Confronting the threat posed to bees emerging from winter quarters, by the neonicotinoid insecticide 'Cruiser' used on canola/ rapeseed, French beekeepers will take to the streets, parading in their bee-suits with banners and bee-smokers, on October 15, 201. They feel compelled to act in the face of widespread bee-deaths, resulting from the use of Cruiser and the repeated ministry -authorisations for the use of Cruiser on maize, despite the over-turning of these ministerial decisions by the French Council of State in February 2011. Beekeepers say they are confronting years of ignorance and inaction on the part of the French government, which has failed to deal with the destruction of half of all French bee-colonies, killed by neonicotinoid insecticides in recent years.

Attacked from all sides by pesticides, insecticides and fungicides, honeybees, bumblebees and butterflies could become extinct as quickly as the dinosaurs.

After the Apimondia conference of September 2011 in Argentina, European beekeepers denounced the massacre of their bees by the insecticide Cruiser.

French beekeeping leaders have taken the initiative to mobilize nation-wide street-demonstrations to demand Justice and try to save their bees. For month after month, tens of thousands of beekeepers have watched their hives dwindle and die during blossom time


Several trade-unions are preparing regional events on October 15th, against the authorization of the pesticide Cruiser OSR for use on rapeseed (canola).

The French departments of Isere, Lot-et-Garonne and all of Burgundy are already mobilized for the protest day.

The pesticide Cruiser (thiamethoxam, fludioxonil and metalaxyl-M) is dangerous for human health, fatal to the bee

The National Union of French Apiculture (UNAF), which brings together most regional bee co-operatives, launched the campaign, after Cruiser OSR received official authorisation last June; they have attacked this licensing decision in the courts. Under pressure from beekeeping leaders, government deputies and senators have asked more than 130 parliamentary questions on the issue.

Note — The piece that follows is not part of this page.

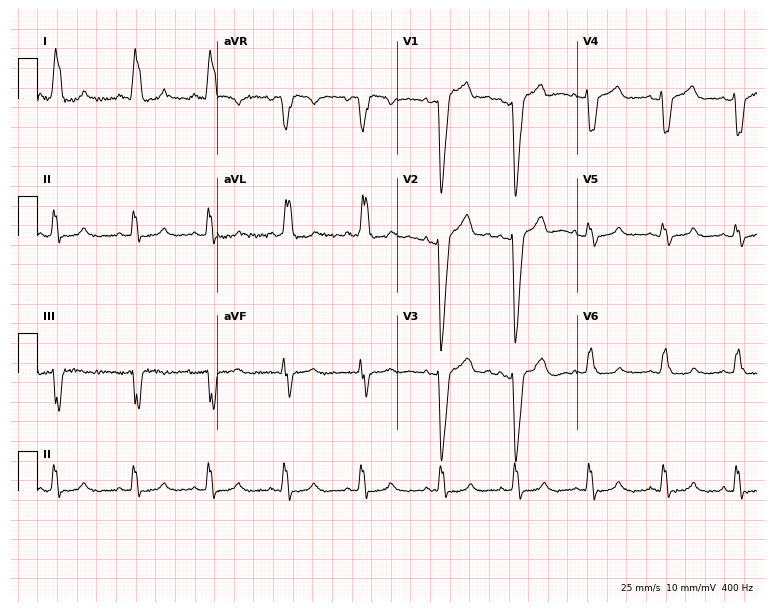
ECG — a 36-year-old female. Findings include left bundle branch block.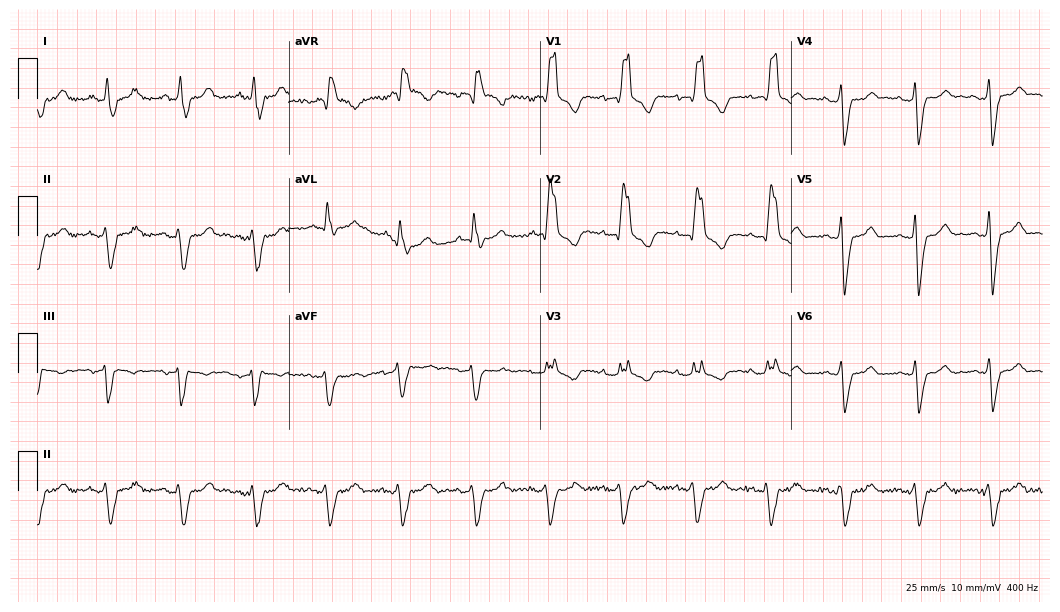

Anne Furet, project manager for the National Union of French Apiculture (UNAF), reached by telephone, said:

    "Since the mid-90s, French beekeepers have witnessed the failure of hundreds of thousands of colonies, increasing bee-deaths, and the disappearance of entire apiaries and businesses. Annual production of French honey fell from 40,000 tonnes, for the period 1988/1994, to just 20,000 tons in 2010; a loss of 50%. Our observation of the bees and discussions with neighboring farmers, led us to suspect that the use of new systemic pesticides was responsible for these disorders. Our doubts were confirmed when scientists from INRA and CNRS established a causal link between neonicotinoids and bee-deaths.

    The neonicotinoids are a class of neuro-toxic insecticides which have been on the market since 1994. They include preparations such as the Gaucho (Imidacloprid), Cruiser (Thiamethoxam) , or Proteus (deltamethrin, ¬thiacloprid;). All these systemic pesticides are toxic for bees at every stage of the growing cycle: at the seedling stage, and during flowering; but there is also added danger of poisonous guttation, or sap-exudation, (an important source of water for bees). Leaders of the beekeeping fraternity are unanimous in their judgement that these insecticides cause serious damage to bee colonies and jeopardize the national production of honey ...."




The behavior of the Minister of Agriculture worries beekeepers.Beekeeping leaders have unanimously deplored the irresponsible decisions of the Agriculture Minister, Bruno Le Maire. At the forefront of this fight, the president of the Ardèche and Drôme Beekeepers denounces the genocide of the bees:



    "By granting a license for Cruiser OSR, the Ministry of Agriculture has permitted the coating of canola seed with a neonicotinoid insecticide, despite the danger this poses for the bees. In spring, Canola or oilseed rape is a vital early source of nectar and pollen that can feed and restore bee-colonies after the hard winter. If bee-colonies are damaged by this new pesticide from early springtime, the entire beekeeping season could be threatened. In several regions, currently, the honey from oilseed-rape provides over half the income of many French beekeepers"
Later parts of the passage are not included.